I have a set of points for which I want to construct KD Tree. After some time I want to add few more points to this KDTree periodically. Is there any way to do this in scipy implementation
问题:
回答1:
The problem with k-d-trees is that they are not designed for updates.
While you can somewhat easily insert objects (if you use a pointer based representation, which needs substantially more memory than an array-based tree), and do deletions with tricks such as tombstone messages, doing such changes will degrate the performance of the tree.
I am not aware of a good method for incrementally rebalancing a k-d-tree. For 1-dimensional trees you have red-black-trees, B-trees, B*-trees, B+-trees and such things. These don't obviously work with k-d-trees because of the rotating axes and thus different sorting. So in the end, with a k-d-tree, it may be best to just collect changes, and from time to time do a full tree rebuild. Then at least this part of the tree will be quite good.
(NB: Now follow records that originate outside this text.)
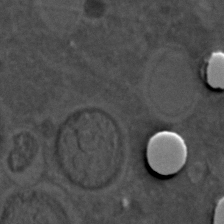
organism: C. elegans
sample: C. elegans embryo
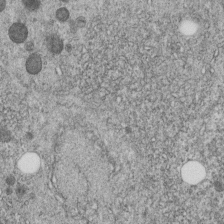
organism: C. elegans
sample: C. elegans embryo early stage

However, there exists a similar structure (that in my experiments often outperforms the k-d-tree!): the R*-tree. Instead of performing binary splits, it uses rectangular bounding boxes to collect objects, and a lot of thought was put into making the tree a dynamic data structure. This is also where the R*-tree performs much better than the R-tree: it has a much more clever split for kNN search, and it performs incremental rebalancing to improve its structure.